BEGIN DATA FOR ANALYSIS

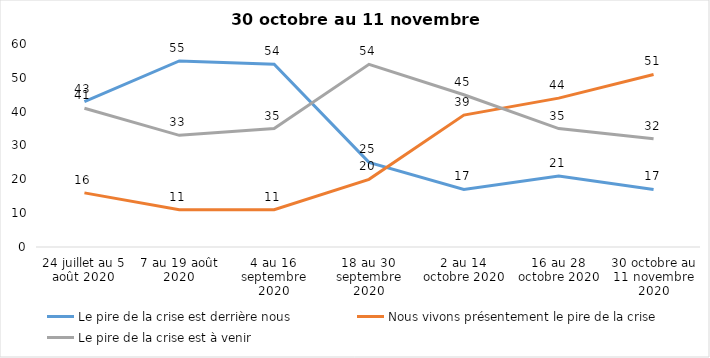
| Category | Le pire de la crise est derrière nous | Nous vivons présentement le pire de la crise | Le pire de la crise est à venir |
|---|---|---|---|
| 24 juillet au 5 août 2020 | 43 | 16 | 41 |
| 7 au 19 août 2020 | 55 | 11 | 33 |
| 4 au 16 septembre 2020 | 54 | 11 | 35 |
| 18 au 30 septembre 2020 | 25 | 20 | 54 |
| 2 au 14 octobre 2020 | 17 | 39 | 45 |
| 16 au 28 octobre 2020 | 21 | 44 | 35 |
| 30 octobre au 11 novembre 2020 | 17 | 51 | 32 |
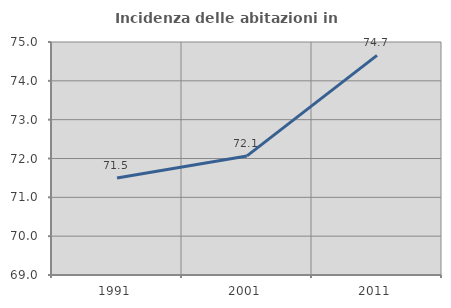
| Category | Incidenza delle abitazioni in proprietà  |
|---|---|
| 1991.0 | 71.496 |
| 2001.0 | 72.066 |
| 2011.0 | 74.655 |
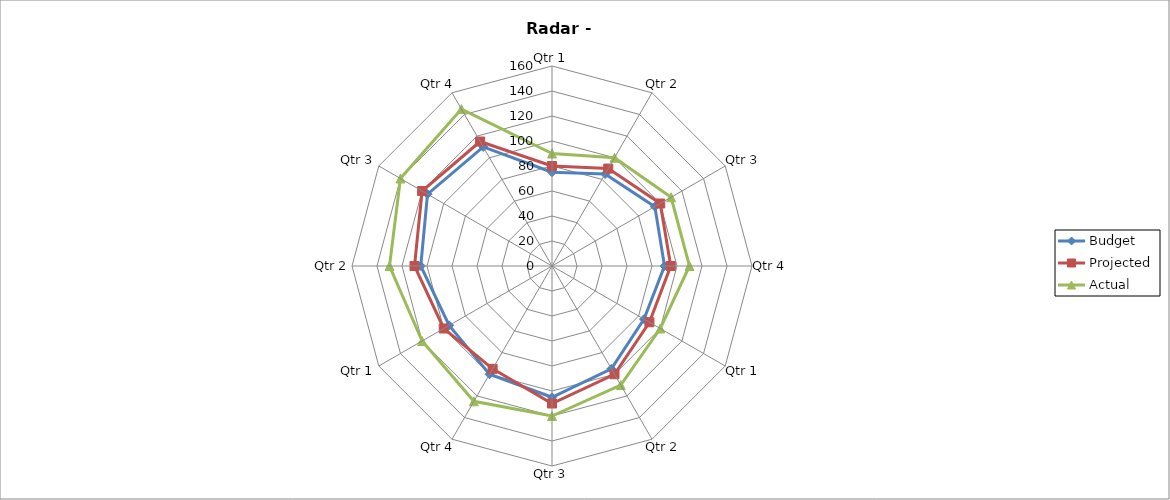
| Category | Budget | Projected | Actual |
|---|---|---|---|
| 0 | 75 | 80 | 90 |
| 1 | 85 | 90 | 100 |
| 2 | 95 | 100 | 110 |
| 3 | 90 | 95 | 110 |
| 4 | 85 | 90 | 100 |
| 5 | 95 | 100 | 110 |
| 6 | 105 | 110 | 120 |
| 7 | 100 | 95 | 125 |
| 8 | 95 | 100 | 120 |
| 9 | 105 | 110 | 130 |
| 10 | 115 | 120 | 140 |
| 11 | 110 | 115 | 145 |
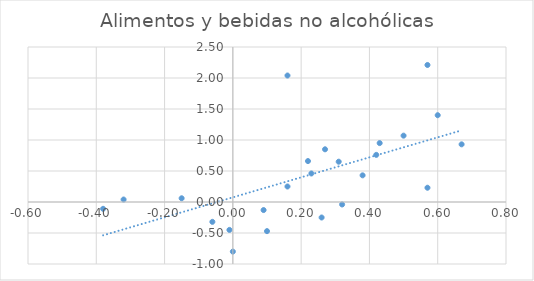
| Category | Alimentos y bebidas no alcohólicas |
|---|---|
| 0.38 | 0.43 |
| -0.15 | 0.06 |
| -0.06 | -0.32 |
| 0.32 | -0.04 |
| -0.01 | -0.45 |
| 0.0 | -0.8 |
| -0.38 | -0.11 |
| -0.32 | 0.04 |
| 0.16 | 2.04 |
| 0.57 | 2.21 |
| 0.67 | 0.93 |
| 0.42 | 0.76 |
| 0.26 | -0.25 |
| 0.1 | -0.47 |
| 0.16 | 0.25 |
| 0.23 | 0.46 |
| 0.09 | -0.13 |
| 0.22 | 0.66 |
| 0.27 | 0.85 |
| 0.31 | 0.65 |
| 0.5 | 1.07 |
| 0.43 | 0.95 |
| 0.57 | 0.23 |
| 0.6 | 1.4 |
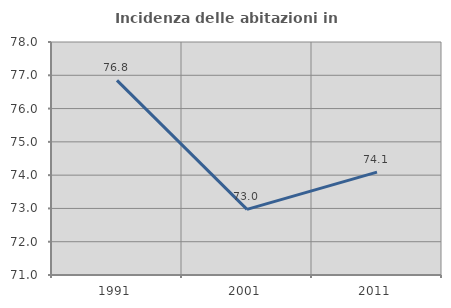
| Category | Incidenza delle abitazioni in proprietà  |
|---|---|
| 1991.0 | 76.849 |
| 2001.0 | 72.973 |
| 2011.0 | 74.092 |
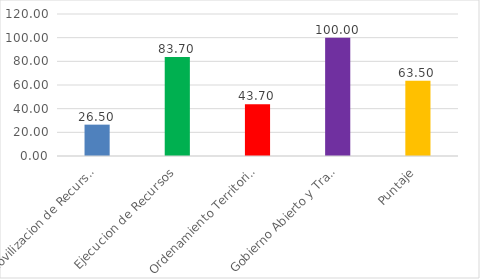
| Category | Series 0 |
|---|---|
| Movilizacion de Recursos | 26.5 |
| Ejecucion de Recursos | 83.7 |
| Ordenamiento Territorial | 43.7 |
| Gobierno Abierto y Transparencia | 100 |
| Puntaje | 63.5 |
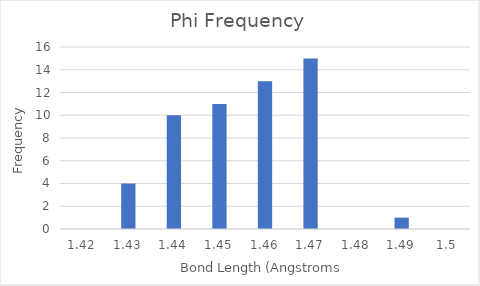
| Category | Phi |
|---|---|
| 1.42 | 0 |
| 1.43 | 4 |
| 1.44 | 10 |
| 1.45 | 11 |
| 1.46 | 13 |
| 1.47 | 15 |
| 1.48 | 0 |
| 1.49 | 1 |
| 1.5 | 0 |
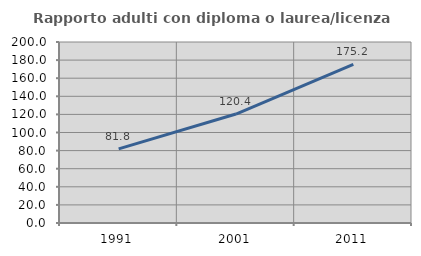
| Category | Rapporto adulti con diploma o laurea/licenza media  |
|---|---|
| 1991.0 | 81.849 |
| 2001.0 | 120.388 |
| 2011.0 | 175.196 |
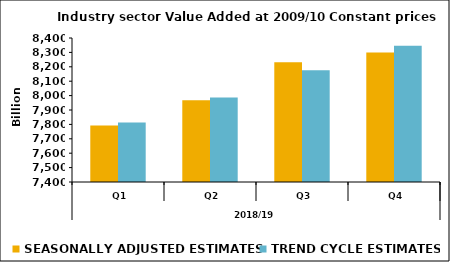
| Category | SEASONALLY ADJUSTED ESTIMATES | TREND CYCLE ESTIMATES |
|---|---|---|
| 0 | 7792.044 | 7813.157 |
| 1 | 7967.036 | 7987.323 |
| 2 | 8231.473 | 8176.185 |
| 3 | 8299.524 | 8346.823 |
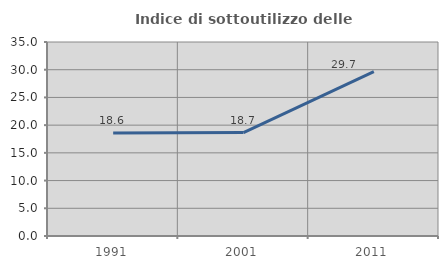
| Category | Indice di sottoutilizzo delle abitazioni  |
|---|---|
| 1991.0 | 18.598 |
| 2001.0 | 18.663 |
| 2011.0 | 29.66 |
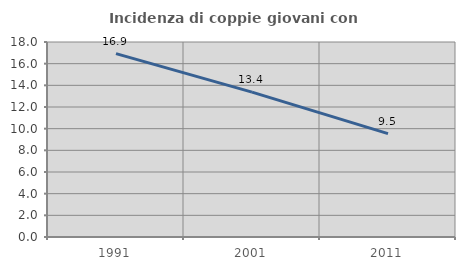
| Category | Incidenza di coppie giovani con figli |
|---|---|
| 1991.0 | 16.923 |
| 2001.0 | 13.376 |
| 2011.0 | 9.548 |
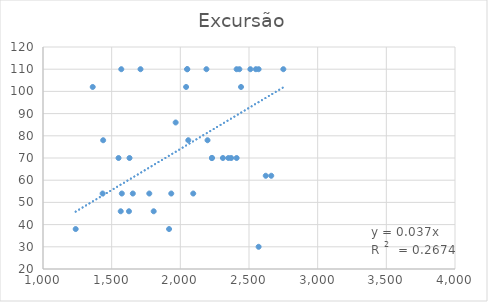
| Category | Excursão |
|---|---|
| 1550.0 | 70 |
| 2310.0 | 70 |
| 1570.0 | 110 |
| 2042.0 | 102 |
| 1934.0 | 54 |
| 1630.0 | 70 |
| 1574.0 | 54 |
| 1566.0 | 46 |
| 2050.0 | 110 |
| 2350.0 | 70 |
| 1918.0 | 38 |
| 1438.0 | 78 |
| 1654.0 | 54 |
| 2058.0 | 78 |
| 2442.0 | 102 |
| 2050.0 | 110 |
| 1966.0 | 86 |
| 2550.0 | 110 |
| 2198.0 | 78 |
| 1626.0 | 46 |
| 2510.0 | 110 |
| 2410.0 | 110 |
| 2622.0 | 62 |
| 1362.0 | 102 |
| 2750.0 | 110 |
| 1806.0 | 46 |
| 2190.0 | 110 |
| 2430.0 | 110 |
| 2094.0 | 54 |
| 2570.0 | 30 |
| 2410.0 | 70 |
| 1774.0 | 54 |
| 1710.0 | 110 |
| 2370.0 | 70 |
| 2230.0 | 70 |
| 2570.0 | 110 |
| 2662.0 | 62 |
| 1238.0 | 38 |
| 2230.0 | 70 |
| 1434.0 | 54 |
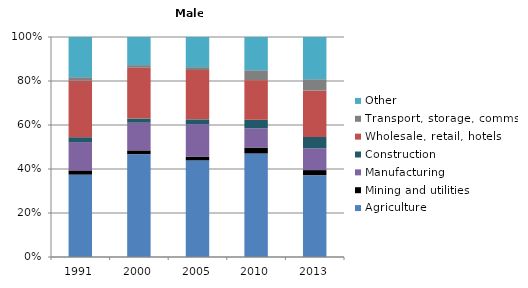
| Category | Agriculture | Mining and utilities | Manufacturing | Construction | Wholesale, retail, hotels | Transport, storage, comms | Other |
|---|---|---|---|---|---|---|---|
| 1991.0 | 37.5 | 1.9 | 12.9 | 2.2 | 25.7 | 1.6 | 18.3 |
| 2000.0 | 46.8 | 1.7 | 12.6 | 1.9 | 23.1 | 1.2 | 12.8 |
| 2005.0 | 43.9 | 1.7 | 14.7 | 2.2 | 22.4 | 1.3 | 13.7 |
| 2010.0 | 47 | 2.7 | 8.7 | 3.9 | 18 | 4.5 | 15.1 |
| 2013.0 | 37.2 | 2.3 | 9.9 | 5.2 | 21 | 5.2 | 19.2 |
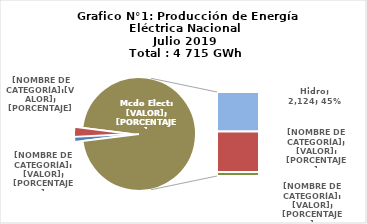
| Category | Series 0 |
|---|---|
| 0 | 56.366 |
| 1 | 131.521 |
| 2 | 2124.068 |
| 3 | 2188.338 |
| 4 | 214.574 |
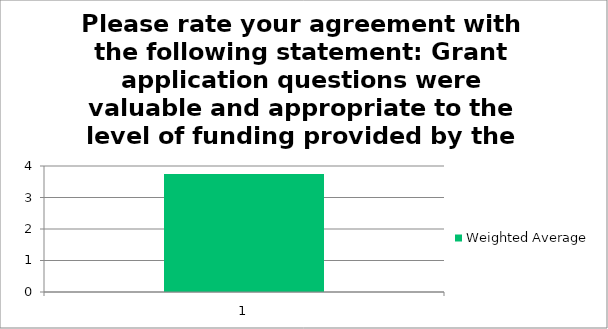
| Category | Weighted Average |
|---|---|
| 1.0 | 3.75 |
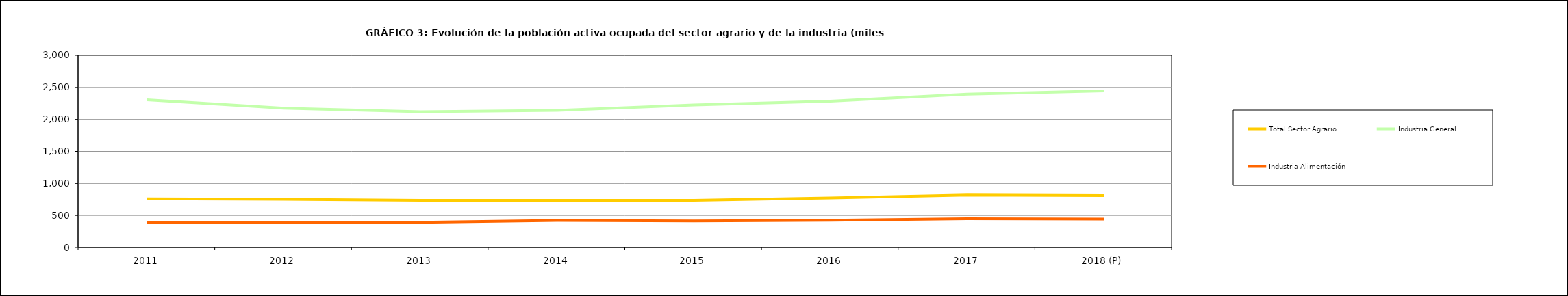
| Category | Total Sector Agrario | Industria General | Industria Alimentación |
|---|---|---|---|
| 2011 | 760.15 | 2304.9 | 393.05 |
| 2012 | 753.225 | 2175.575 | 388.925 |
| 2013 | 736.6 | 2118.7 | 393.3 |
| 2014 | 735.85 | 2141.4 | 420.65 |
| 2015 | 736.75 | 2225.025 | 414.025 |
| 2016 | 774.5 | 2284.2 | 423.7 |
| 2017 | 819.5 | 2393.4 | 448 |
| 2018 (P) | 812.575 | 2444.2 | 442.4 |

END DATA FOR ANALYSIS

-- EXERCISE DIRECTIONS --
From the first line of the material down to the line containing "-0.06 | -0.32 |", inclusive, return each line exactly, skipping any picture.

-- ANSWER TO THIS EXERCISE --
| Category | Le pire de la crise est derrière nous | Nous vivons présentement le pire de la crise | Le pire de la crise est à venir |
|---|---|---|---|
| 24 juillet au 5 août 2020 | 43 | 16 | 41 |
| 7 au 19 août 2020 | 55 | 11 | 33 |
| 4 au 16 septembre 2020 | 54 | 11 | 35 |
| 18 au 30 septembre 2020 | 25 | 20 | 54 |
| 2 au 14 octobre 2020 | 17 | 39 | 45 |
| 16 au 28 octobre 2020 | 21 | 44 | 35 |
| 30 octobre au 11 novembre 2020 | 17 | 51 | 32 |
| Category | Incidenza delle abitazioni in proprietà  |
|---|---|
| 1991.0 | 71.496 |
| 2001.0 | 72.066 |
| 2011.0 | 74.655 |
| Category | Budget | Projected | Actual |
|---|---|---|---|
| 0 | 75 | 80 | 90 |
| 1 | 85 | 90 | 100 |
| 2 | 95 | 100 | 110 |
| 3 | 90 | 95 | 110 |
| 4 | 85 | 90 | 100 |
| 5 | 95 | 100 | 110 |
| 6 | 105 | 110 | 120 |
| 7 | 100 | 95 | 125 |
| 8 | 95 | 100 | 120 |
| 9 | 105 | 110 | 130 |
| 10 | 115 | 120 | 140 |
| 11 | 110 | 115 | 145 |
| Category | Alimentos y bebidas no alcohólicas |
|---|---|
| 0.38 | 0.43 |
| -0.15 | 0.06 |
| -0.06 | -0.32 |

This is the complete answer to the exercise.